HOW TO COMPLETE THIS TASK:
All of the records below must be reproduced exactly, minus any pictures.

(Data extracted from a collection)
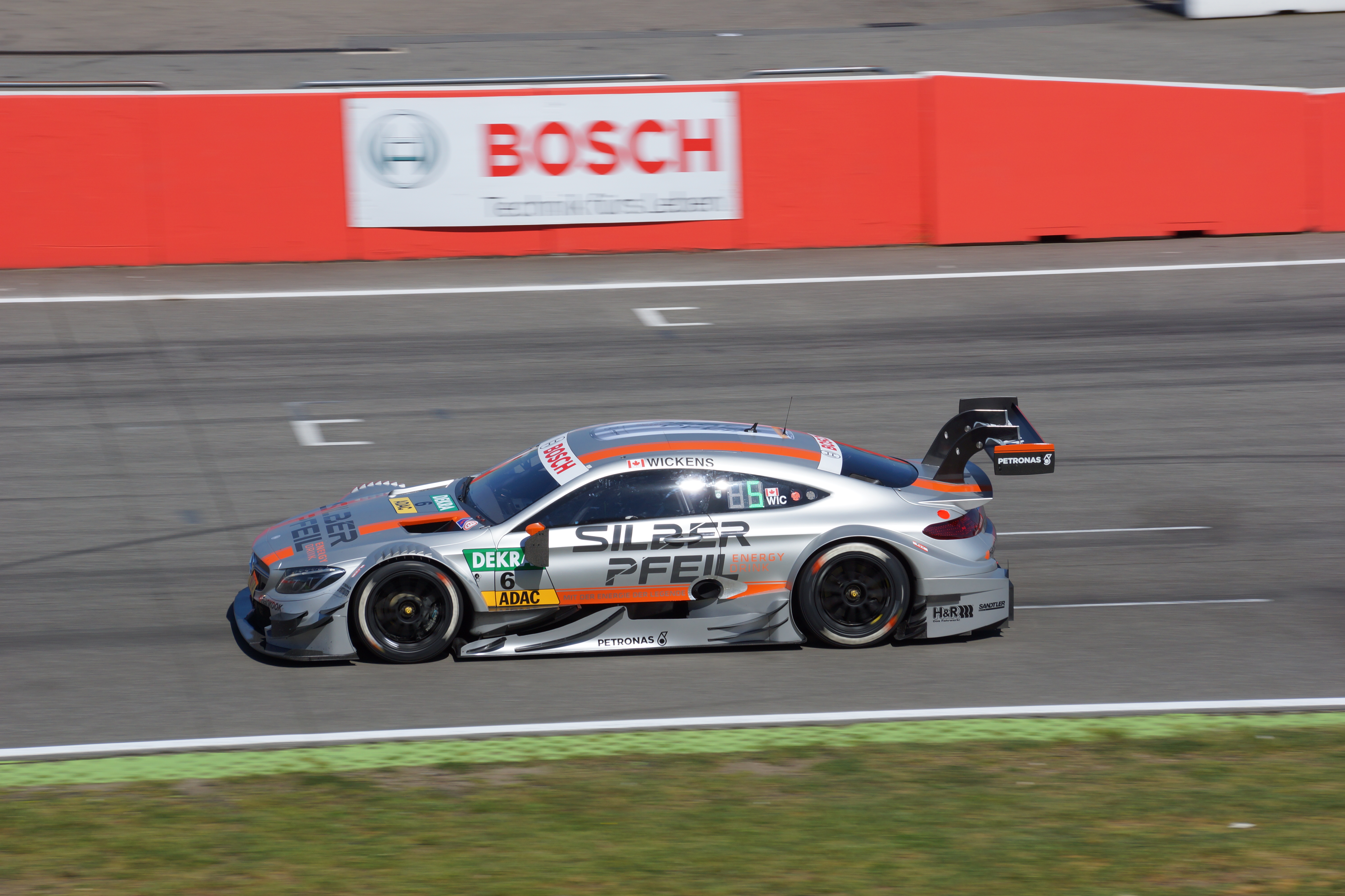 DTM. 08.05.2016 in Hockenheim. Race 2
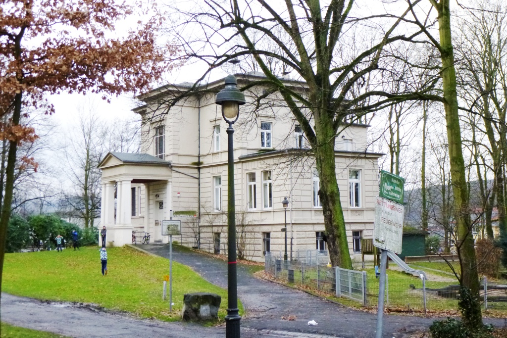 Villa Bremer in Arnsberg-Neheim
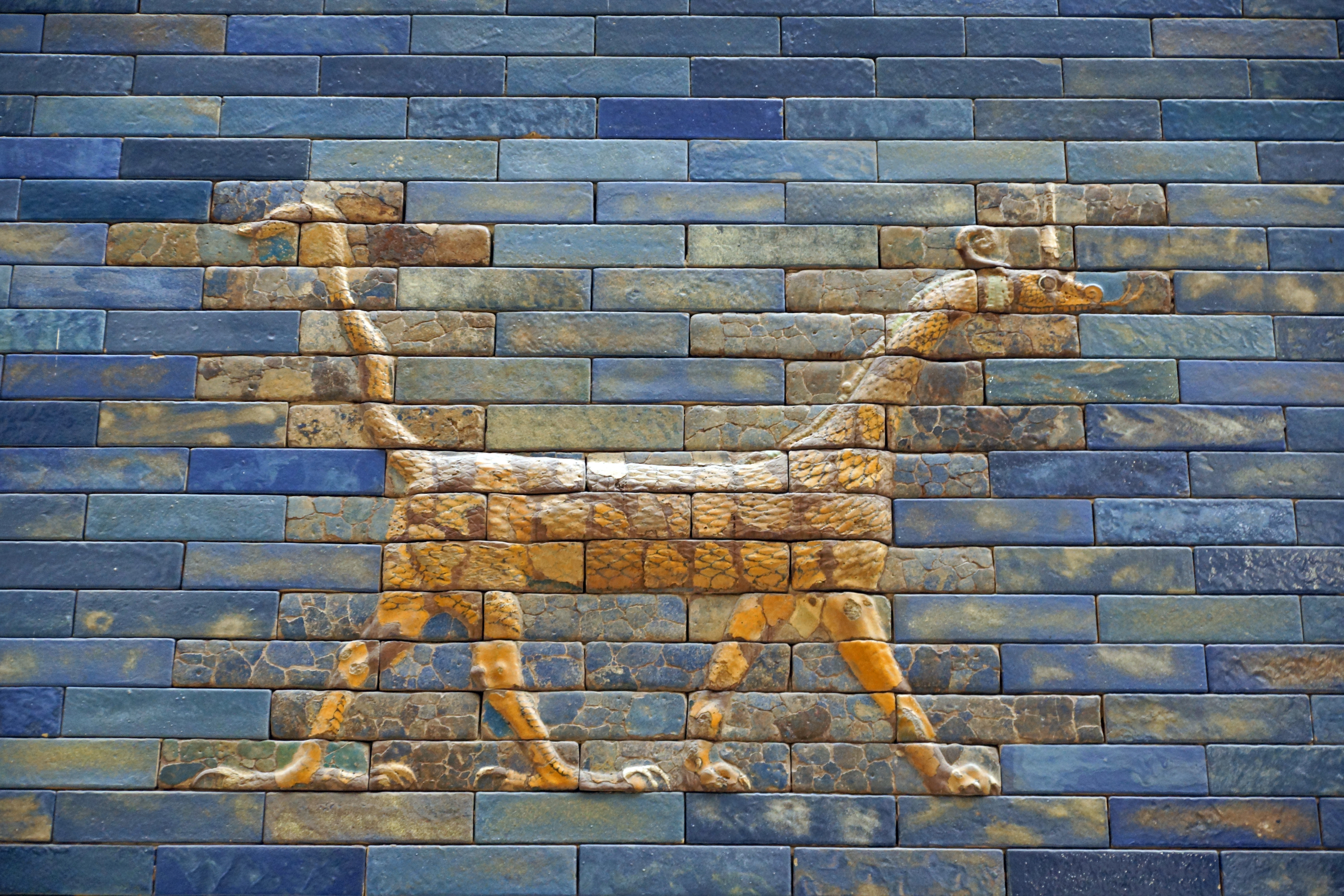 2012-10-10 10-13 Berlin 313 Pergamon Museum, Ischtar Tor, Detail
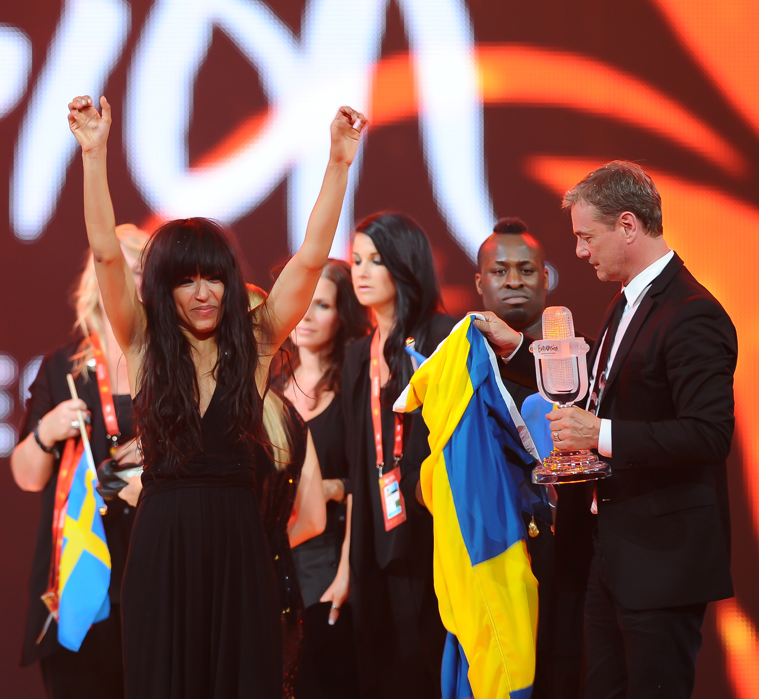 Победительница Евровидения 2012
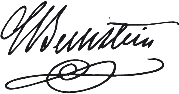 Unterschrift von Carl Bechstein
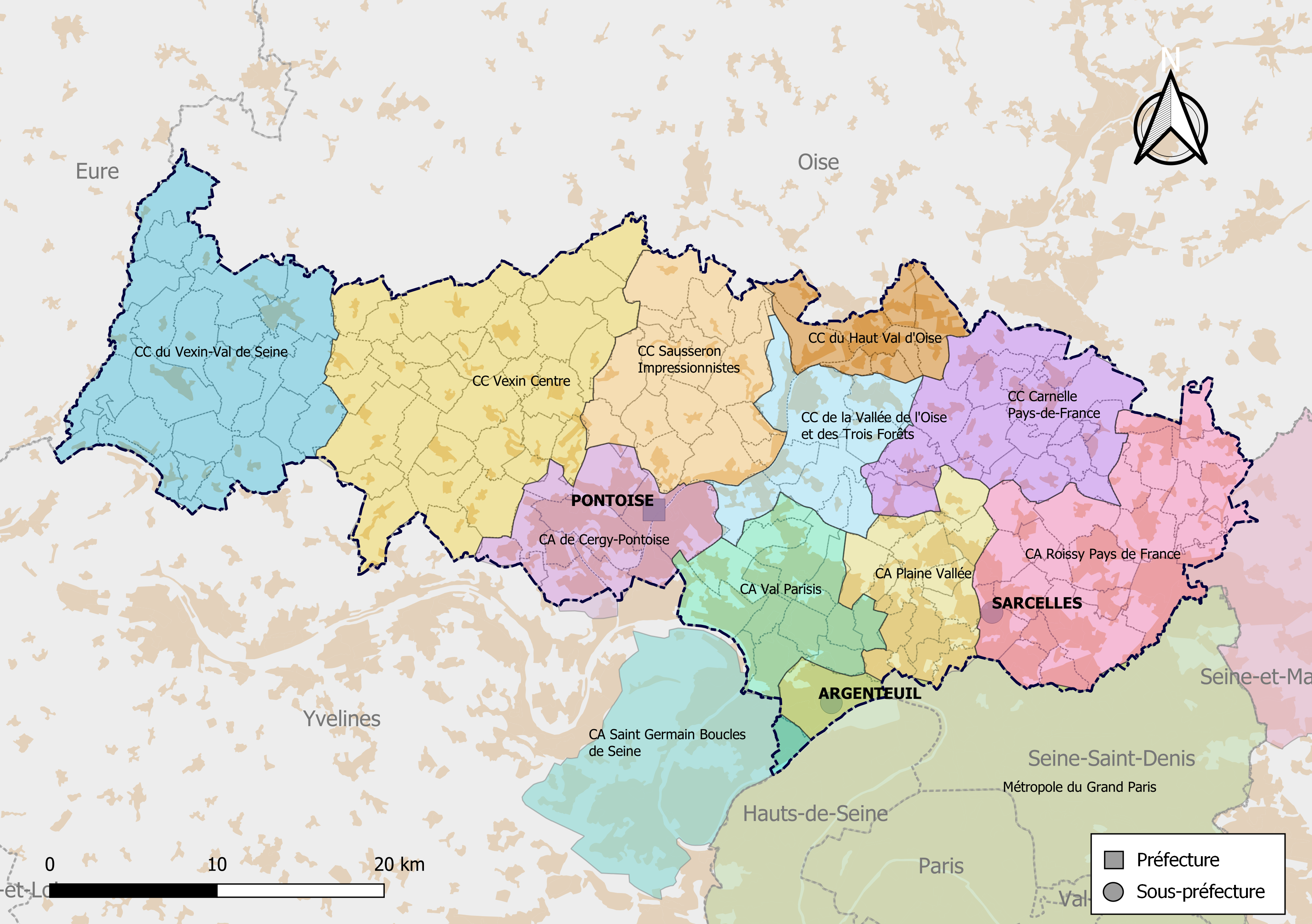 Carte des intercommunalités du département du Val-ded'Oise, France. Composition au 1er janvier 2019.
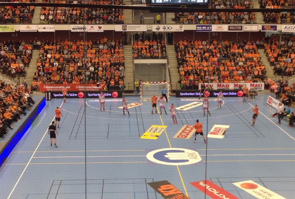 Partido entre el IFK Kristianstad y el HK Malmö.
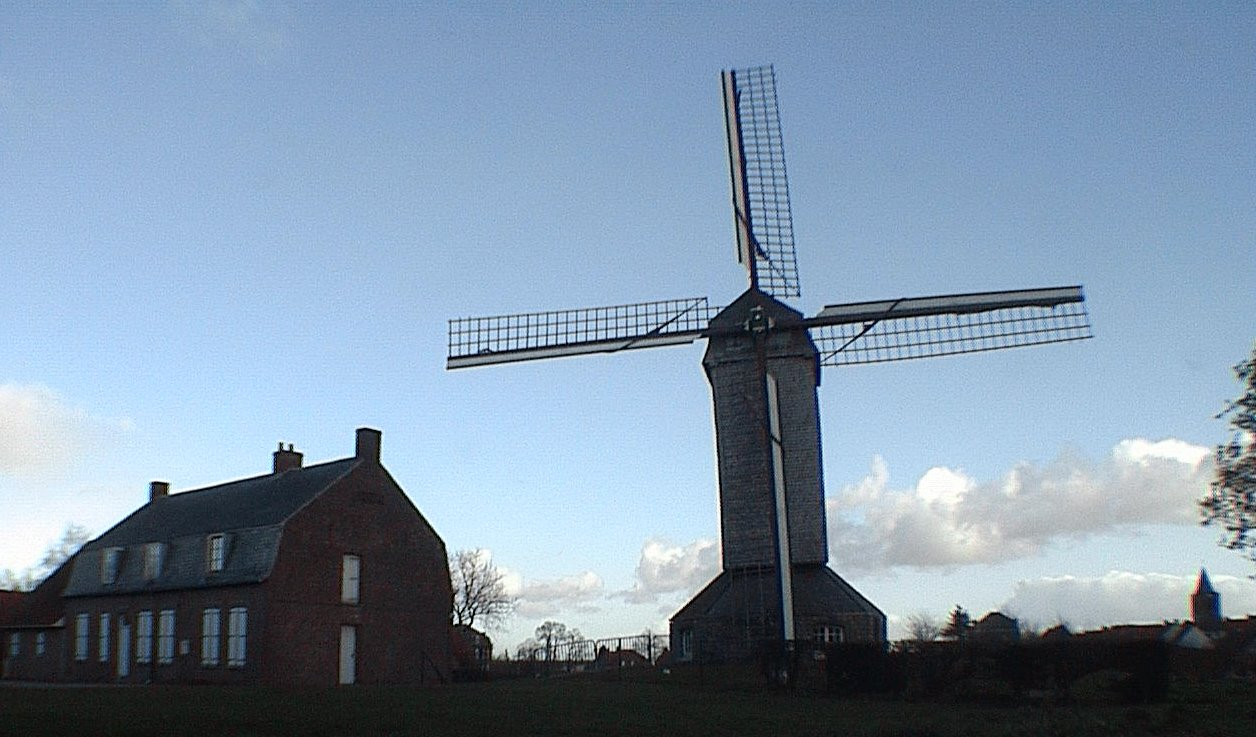 Boeschepe (le vierpot - le moulin - l'église)
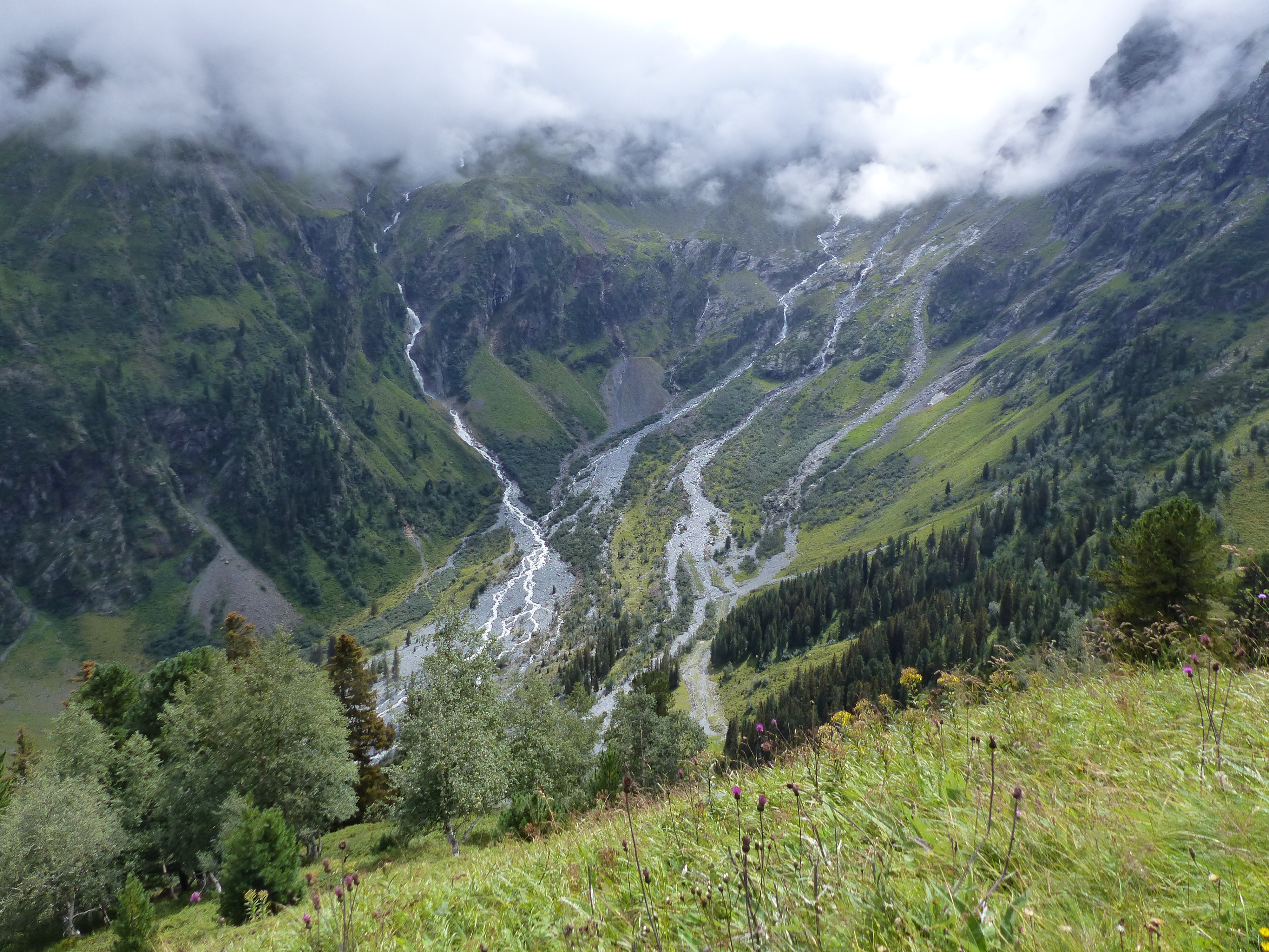 Talschluss des Lüsenstales
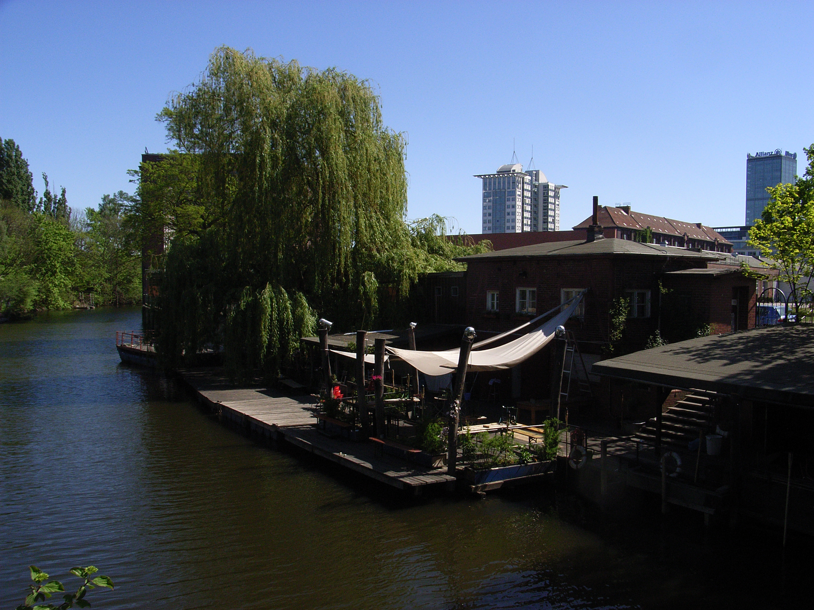 Flutgraben mit dem Club der Visionäre in Berlin.
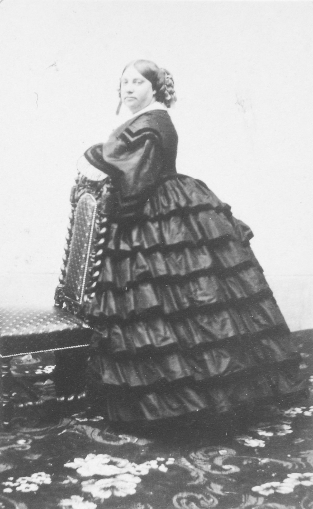 Duchessa vedova di Parma e Piacenza
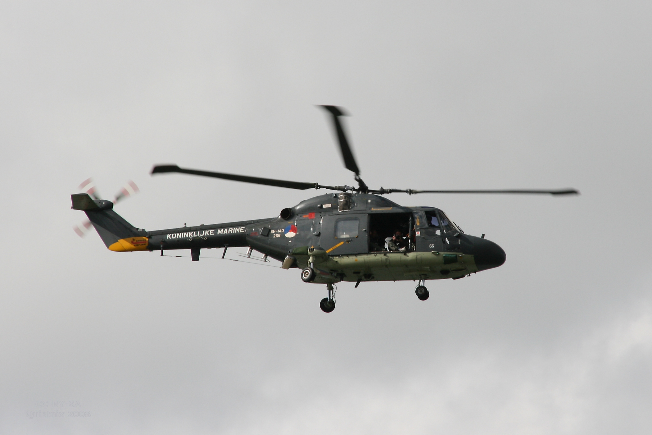 Westland Lynx van de Koninklijke Marine, vliegend boven Den Helder
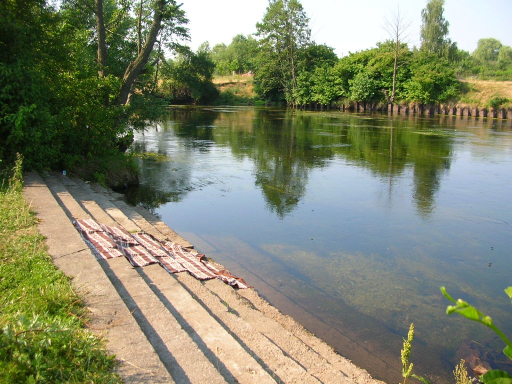 Brda w Bydgoszczy - Jachcice
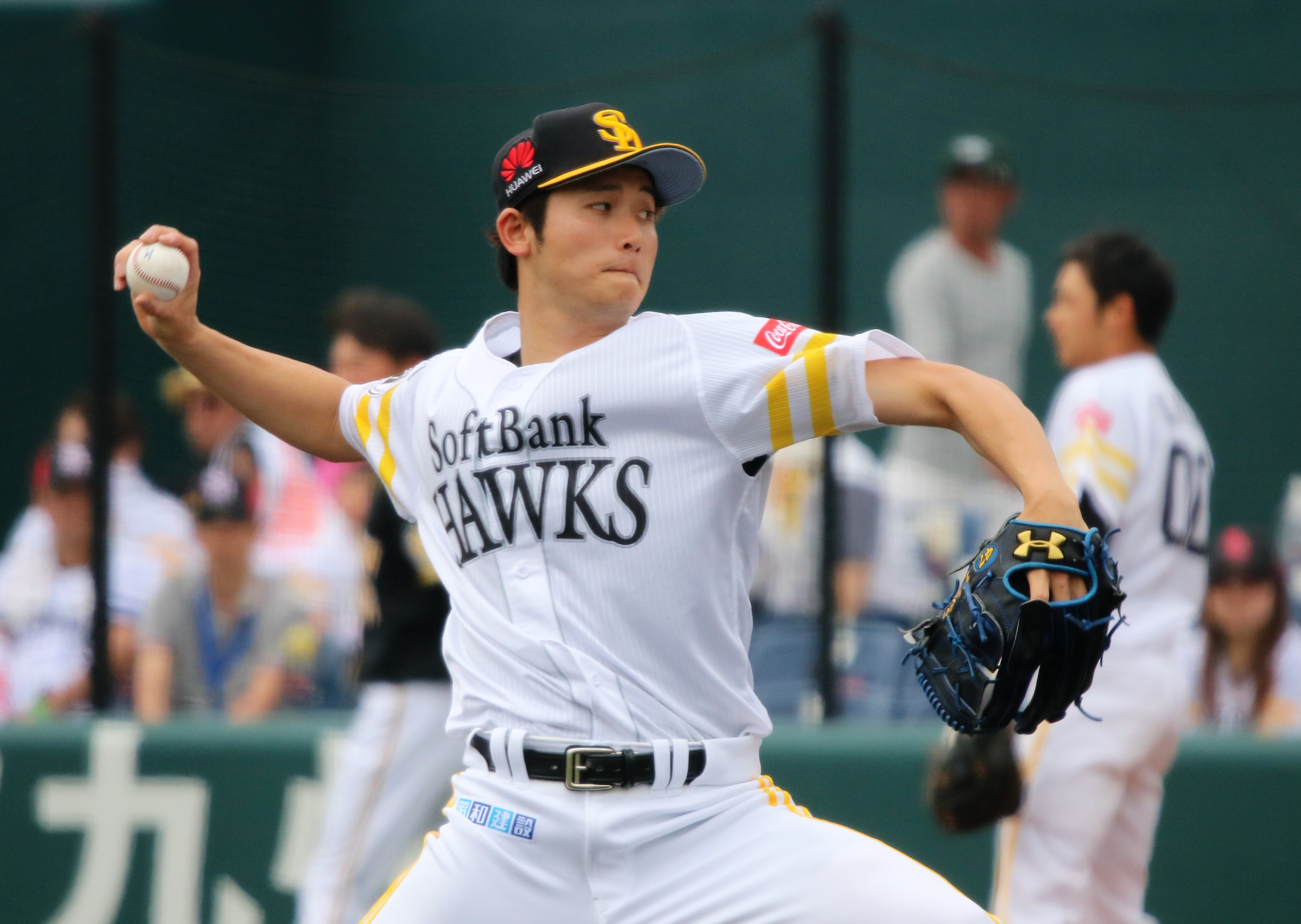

EXERCISE RESULT:
 DTM. 08.05.2016 in Hockenheim. Race 2
 Villa Bremer in Arnsberg-Neheim
 2012-10-10 10-13 Berlin 313 Pergamon Museum, Ischtar Tor, Detail
 Победительница Евровидения 2012
 Unterschrift von Carl Bechstein
 Carte des intercommunalités du département du Val-ded'Oise, France. Composition au 1er janvier 2019.
 Partido entre el IFK Kristianstad y el HK Malmö.
 Boeschepe (le vierpot - le moulin - l'église)
 Talschluss des Lüsenstales
 Flutgraben mit dem Club der Visionäre in Berlin.
 Duchessa vedova di Parma e Piacenza
 Westland Lynx van de Koninklijke Marine, vliegend boven Den Helder
 Brda w Bydgoszczy - Jachcice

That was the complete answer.